Yavuz Uysallı "Anırmayı yadsımak"
Sevgi ve Dayanışma Partisi Genel Başkanı Yavuz Uysallı "Bir haftadır bekliyorum. Kendilerini devrim ve tarih konusunda cahil ilan edip, eğer aksi varit ise, TBMMde eşek gibi anıracağını ilan eden Bay Dengir Mire beklenen cevapların verilmesini ve buyu
Sevgi ve Dayanışma Partisi Genel Başkanı Yavuz Uysallı "Bir haftadır bekliyorum. Kendilerini devrim ve tarih konusunda cahil ilan edip, eğer aksi varit ise, TBMM"de eşek gibi anıracağını ilan eden Bay Dengir Mir"e beklenen cevapların verilmesini ve buyur, lafının altında kalma denmesini" dedi.

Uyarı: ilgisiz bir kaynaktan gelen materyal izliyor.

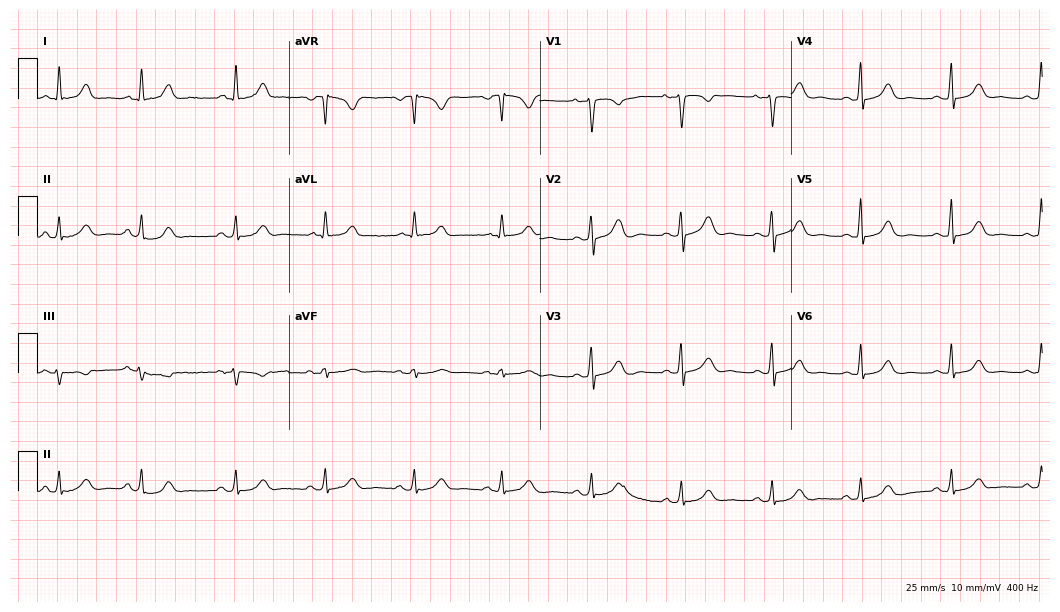
Resting 12-lead electrocardiogram. Patient: a 45-year-old woman. Read as a normal ECG.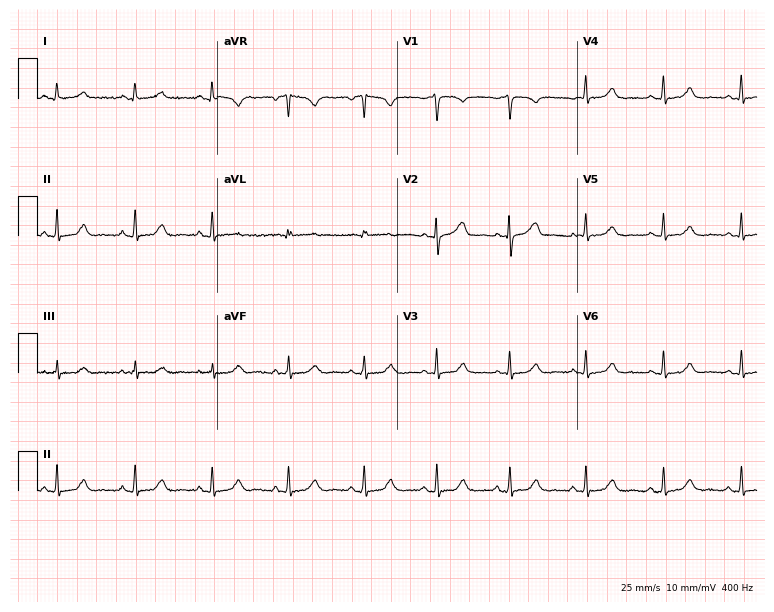
Electrocardiogram (7.3-second recording at 400 Hz), a female, 37 years old. Overall reading on record: normal ECG.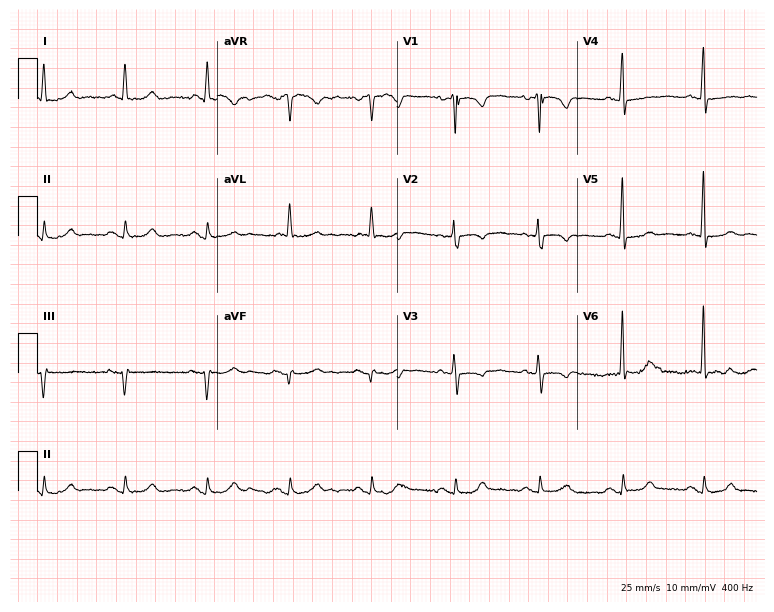
Resting 12-lead electrocardiogram. Patient: a 59-year-old woman. None of these six findings is recorded: first-degree AV block, right bundle branch block (RBBB), left bundle branch block (LBBB), sinus bradycardia, atrial fibrillation (AF), sinus tachycardia. Only these six findings were labelled.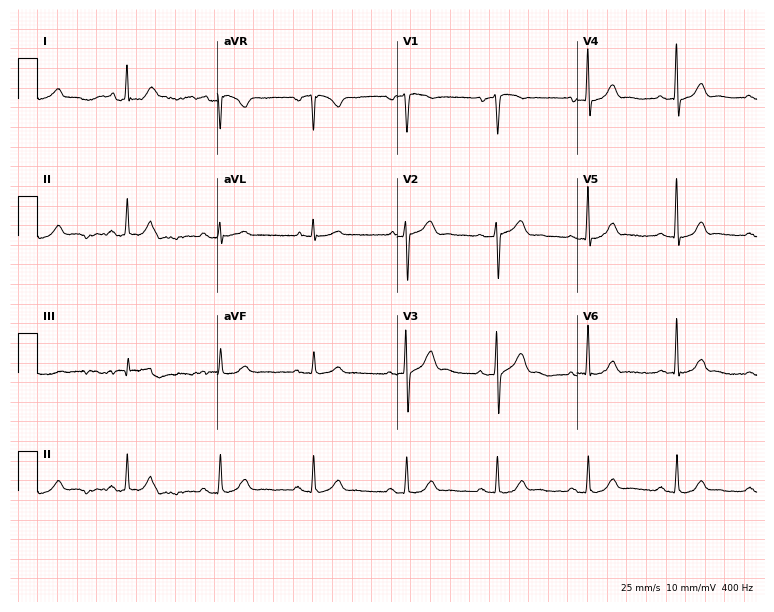
12-lead ECG from a 64-year-old male. Labelled as a normal ECG.

Uysallı gazetemize yaptığı yazılı açıklamasında;
Beklentim boşa çıktı. (Dengir bey bu konuda haklı olabilir mi?) Oysaki o çatı altında Sevr, Lozan, Devrimler ve Atatürk hk. Bay Dengir"e ve emsal Dengirlere usulüne uygun hatırlatmalar, düzeltmeler yapacak, ona atalarından miras kalan bazı yürek ezgilerinin, yansımalarının ve duygusallığın üstlenilen misyonlara zarar verebileceğini hatırlatabilecek insanlar vardır!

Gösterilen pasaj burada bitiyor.